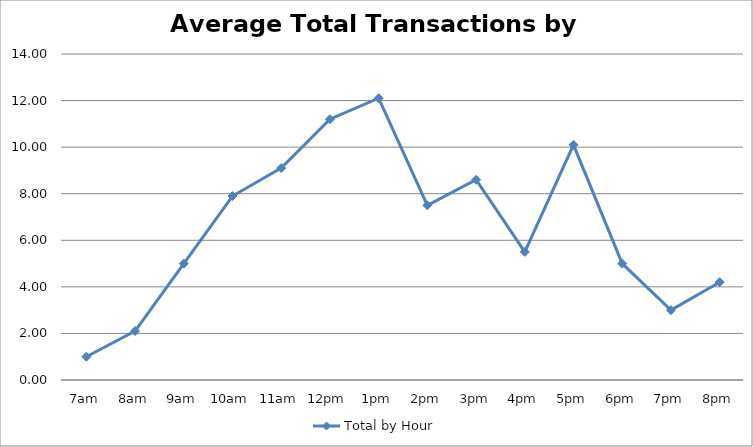
| Category | Total by Hour |
|---|---|
| 7am | 1 |
| 8am | 2.1 |
| 9am | 5 |
| 10am | 7.9 |
| 11am | 9.1 |
| 12pm | 11.2 |
| 1pm | 12.1 |
| 2pm | 7.5 |
| 3pm | 8.6 |
| 4pm | 5.5 |
| 5pm | 10.1 |
| 6pm | 5 |
| 7pm | 3 |
| 8pm | 4.2 |

§ TASK DETAILS: Every line above should be reproduced exactly, please, with no pictures included.

§ OUTPUT FOR THIS TASK:
| Category | Total by Hour |
|---|---|
| 7am | 1 |
| 8am | 2.1 |
| 9am | 5 |
| 10am | 7.9 |
| 11am | 9.1 |
| 12pm | 11.2 |
| 1pm | 12.1 |
| 2pm | 7.5 |
| 3pm | 8.6 |
| 4pm | 5.5 |
| 5pm | 10.1 |
| 6pm | 5 |
| 7pm | 3 |
| 8pm | 4.2 |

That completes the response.